Esa promesa que le hice a Luther en su lecho de muerte.

Has confundido mis acciones con lo que no son.

Entras en mi habitación como si tuvieras todo el derecho, pero no lo tienes.

Su respiración se volvió entrecortada, sus ojos desorbitados.

—Hijo de puta.

Sí.

Podía maldecirme todo lo que quisiera.

De todos modos, eso es lo que mejor sabía hacer.

—Tú eres la razón de todo esto.

Si no me hubieras rechazado o alejado, nunca habría recurrido a Luther y nunca habría acabado aquí.

Nada de esto habría pasado.

Es todo culpa tuya.

—Sí, y por eso, voy a ponerle fin a esto.

Necesito corregir mis errores.

Sus ojos se abrieron como platos.

—¿Ponerle fin a qué?

A nuestra boda.

—Sí.

—No te atreverás.

—Resopló y se secó la cara—.

Si lo haces, te expondré.

A ver con qué salía.

—Les contaré a todos la verdad, que no eres más que el bastardo del Rey Alfa y que has estado usando el apoyo de mi padre, el miembro más antiguo del Consejo, para fortalecer tu derecho al trono.

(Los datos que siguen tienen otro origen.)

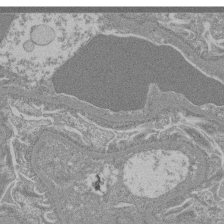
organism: Mouse
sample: Glomerulus
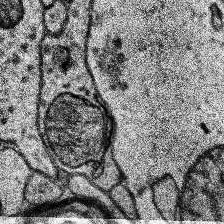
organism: Human
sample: Temporal Lobe
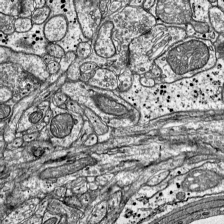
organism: Mouse
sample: Visual Cortex
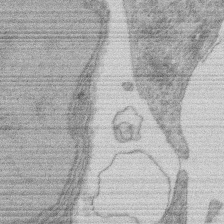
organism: Rat
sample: Salivary granule
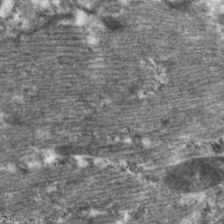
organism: C. elegans
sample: Pharynx
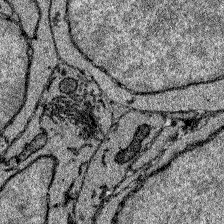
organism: Zebrafish
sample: Larval olfactory bulb
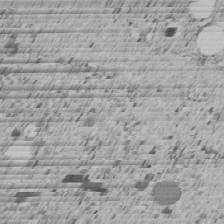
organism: C. elegans
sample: C. elegans embryo early stage
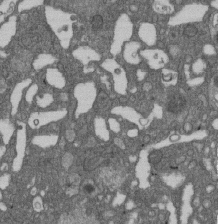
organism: Drosophila
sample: Nephrocyte
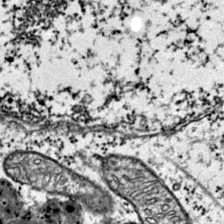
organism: Mouse
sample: Primary visual cortex
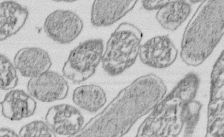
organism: E. coli
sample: Bacterial nucleoid
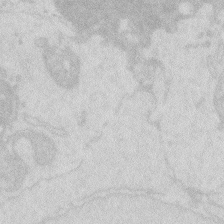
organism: Zebrafish
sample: Macrophage
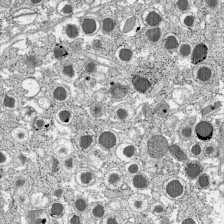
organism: C57BL Mouse
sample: Pancreatic islet
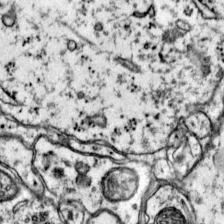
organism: Mouse
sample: Primary visual cortex
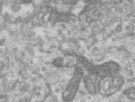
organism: Human
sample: Centriole in RPE cells
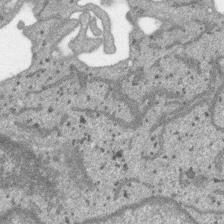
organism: Human
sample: Lung epithelial cells infected with SARS-CoV-2
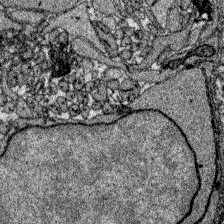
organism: Zebrafish
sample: Larval olfactory bulb
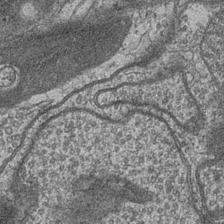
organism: Drosophila
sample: Optic medulla
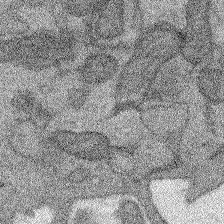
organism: Human
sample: HeLa cells
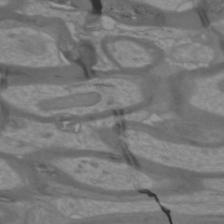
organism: Mouse
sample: Cortical neurons
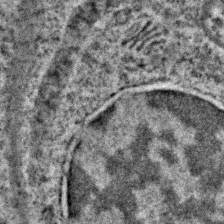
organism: C. elegans
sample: C. elegans embryo
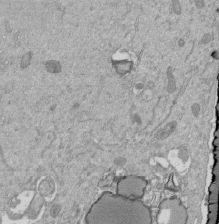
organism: Mouse
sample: ED-1 cell nuclei; centrioles
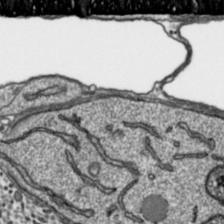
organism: Toxoplasma gondii
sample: Parasites in a vacuole inside a host cell
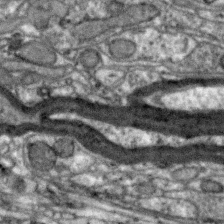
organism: Zebra finch
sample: Brain
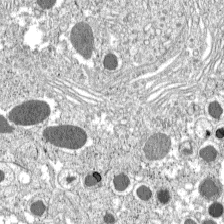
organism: C57BL Mouse
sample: Pancreatic islet
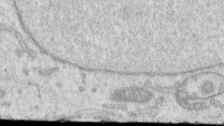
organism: Human
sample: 1205lu cells
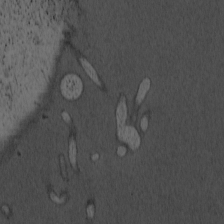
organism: African green monkey
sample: COS-7 cells
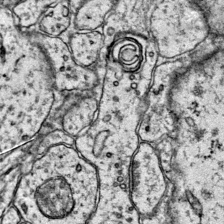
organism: Mouse
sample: Primary visual cortex

¿Crees que alguien te seguirá cuando sepan eso?

Oh, era una completa zorra.

Creía que esto me asustaría.

Le esperaba una buena sorpresa.

—Puedes ir ahora mismo y contárselo —dije con una sonrisa de suficiencia.

—Lo haré.

—Pues hazlo.

No tengo miedo.

Y eso es porque… —di un paso, y otro, y otro más, hasta que estuve a pocos centímetros de ella—.

Si yo caigo, Evelyn, tú caes conmigo.

No olvides que yo también conozco muchos de tus secretos.

Sus labios se separaron, pero no salió ninguna palabra.

Me acerqué un paso más, clavando mis ojos en los suyos.

—Si tú revelas mi secreto, yo revelaré los tuyos, ojo por ojo, y, querida, me aseguraré de que te lleves la peor parte.